For further reference, please see Waters Application Note: Online IEX-MS of mAb Charge Variants Using a BioResolve SCX mAb Column, IonHance CX-MS pH Concentrates, and BioAccord System, 720006672EN.

RNA/DNA Vaccines

Nucleic acids are being used to harness a recipient’s own body to transcribe and translate antigenic protein components from viral genetic sequence. mRNA and vectorized DNA are the newest types of vaccines being pursued to fight against COVID-19 because of their potential fast scale up readiness. Whether it be a nanoparticle encapsulated mRNA or vectorized DNA, these new modalities need to be characterized and QC tested to ensure safety and efficacy.

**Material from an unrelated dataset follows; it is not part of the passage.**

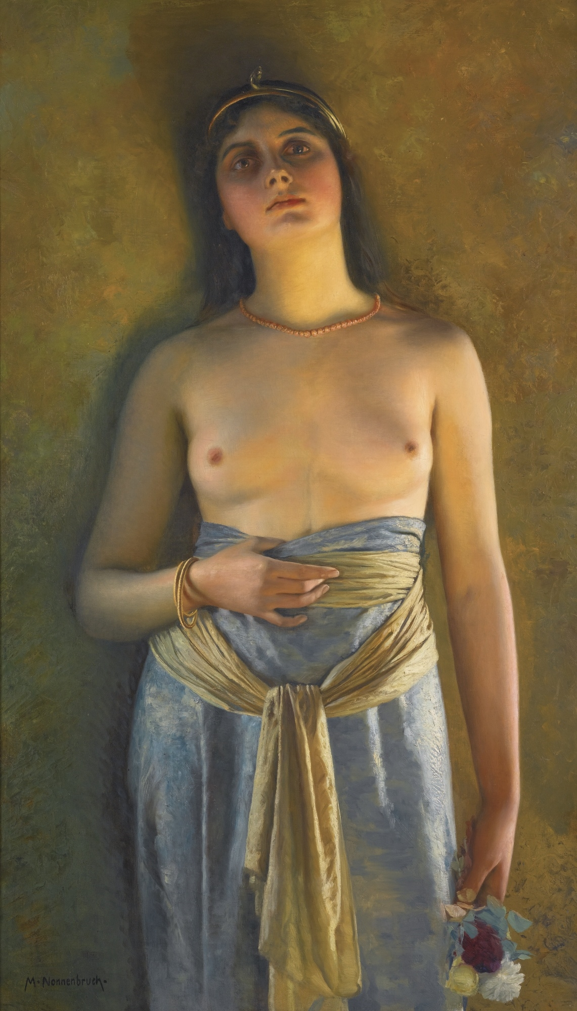 Jugend (auch Odaliske) (Öl auf Leinwand, 70,5 × 118 cm) von Max Nonnenbruch

Modern, powerful analytical techniques such as LC-MS are currently being applied in the characterization of the mRNA/DNA based vaccine candidates, components, and intermediates. Viral mRNA is often synthetically produced. These large molecules can be digested by endonucleases and the fragments can be analyzed by LC-MS. LC-MS analysis provides high-confidence mRNA sequence identification and verification. Further, LC-MS can detect and quantify the low-level sequence impurities such as SNPs. An additional example using an intact mass confirmation workflow is the analysis of the capped to uncapped ratio of mRNA fragments, which is critical for stability/translation.

Small Molecule Therapies

Many small molecules are being or were examined for their ability to inhibit the replication and transmission of SARS-CoV-2. These molecules range from repurposed anti-malarial drugs and over-the-counter heartburn medication to polymerase and protease inhibitors.

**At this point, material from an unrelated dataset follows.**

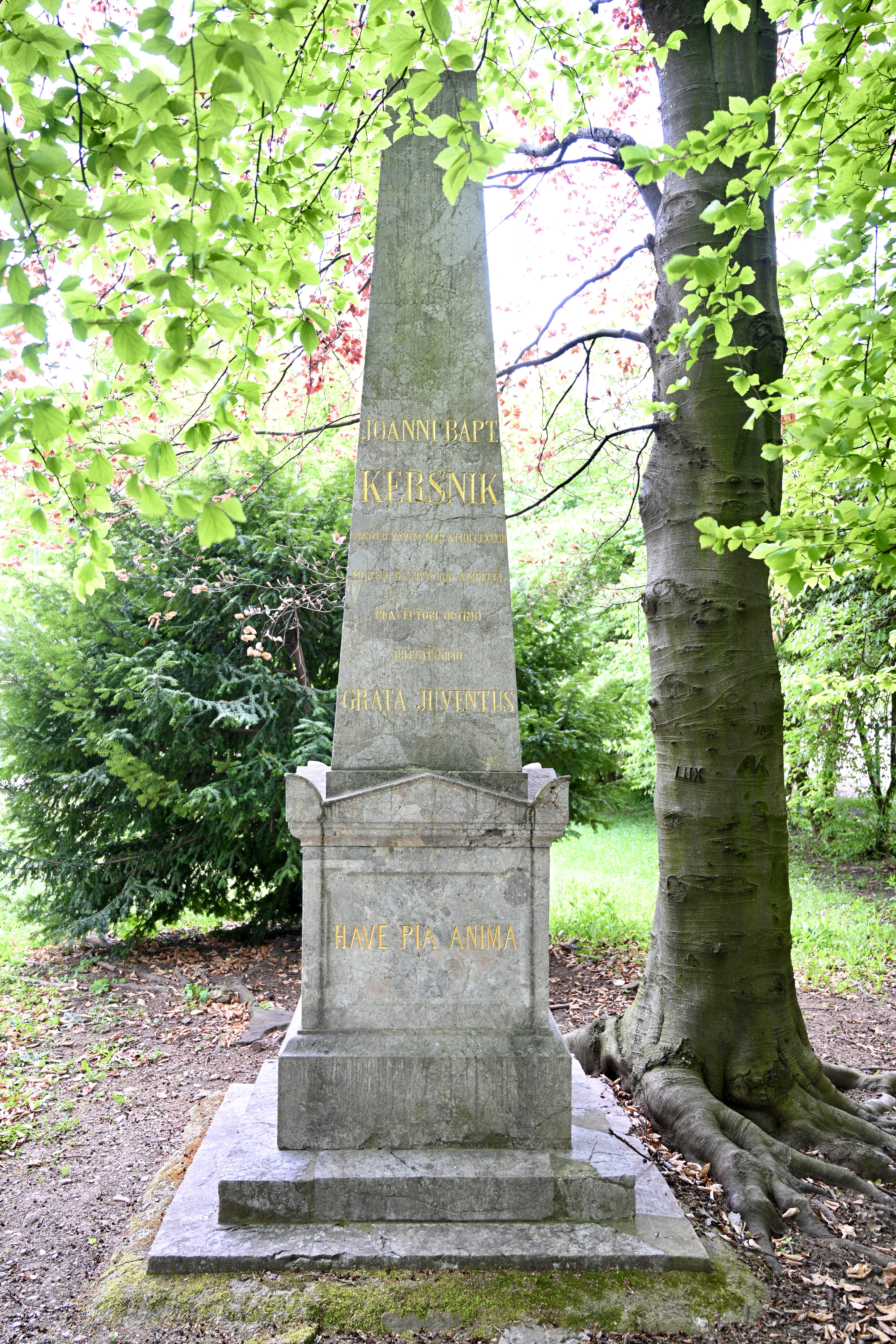 Nagrobnik Janeza Krstnika Kersnika, prvega slovenskega univerzitetnega profesorja fizike in kemije, na Navju v Ljubljani. Nagrobnik iz ihanskega marmorja so leta 1855 postavili Kersnikovi bivši učenci s posvetilom: praeceptori optimo dilectissimo grata iuventus - najboljšemu učitelju, nadvse spoštovanemu, hvaležna mladina.

LC and LC-MS tools are utilized during release testing, formulation studies, clinical stage bioanalysis, and therapeutic drug monitoring. Each of these applications is critically important to readying these active pharmaceutical ingredients, demonstrating their effectiveness, and determining the specialized dosing schedules to patients in distress.

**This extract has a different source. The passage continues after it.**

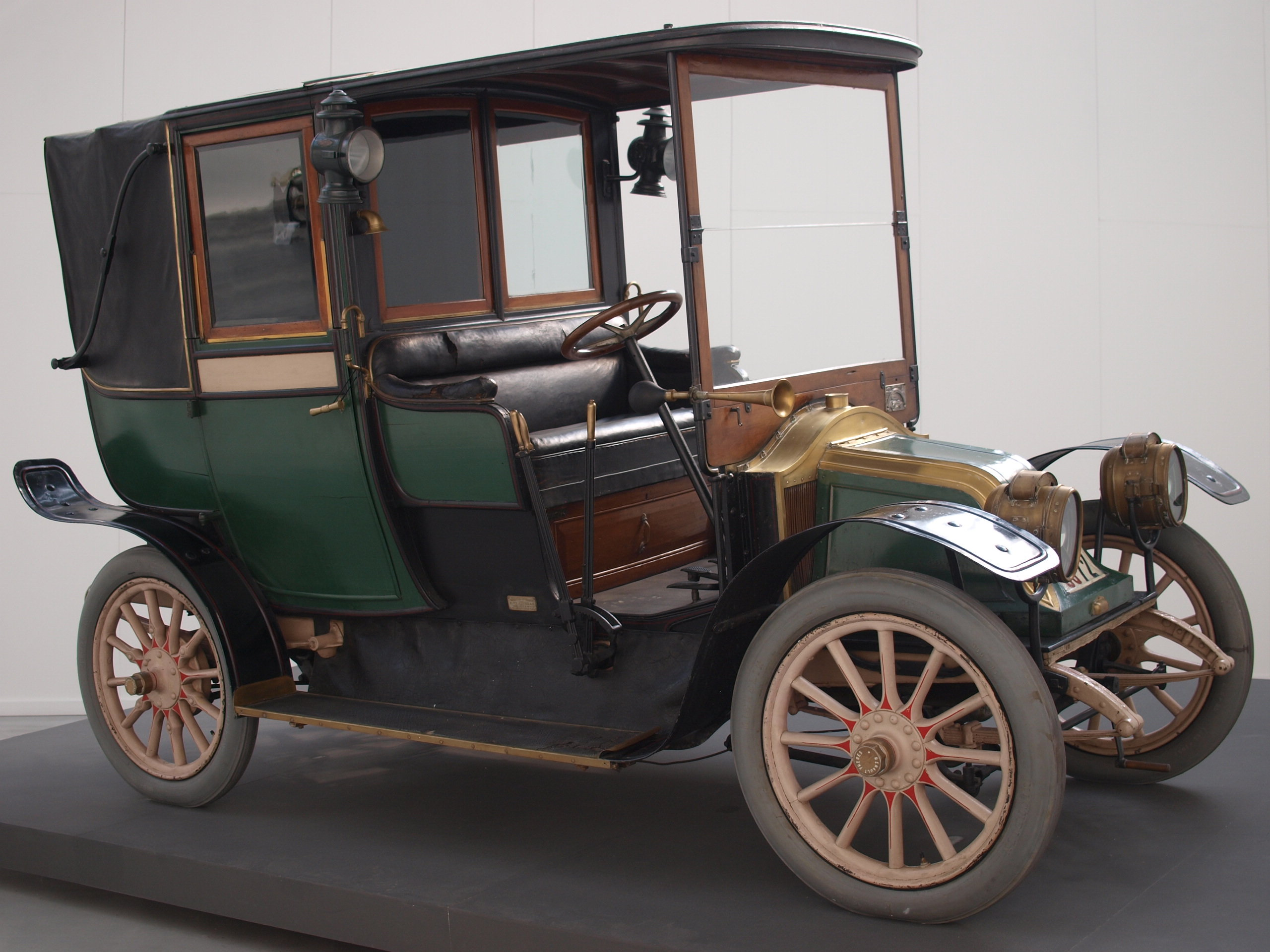 L'evoluzione dell'automobile Renault AG-Fiacre Paris 1910

LC and LC-MS are valuable analytical tools supporting the development of various therapeutic modalities and diagnostics in the fight against COVID-19. As a result of numerous collaborations, Waters provides this brief summary of the critical uses of LC and LC-MS technology. In combination with this brief overview, Waters hopes that specific technical resources available on www.waters.com/c19 will enable analytical scientists to quickly access the information needed in their efforts against the novel coronavirus.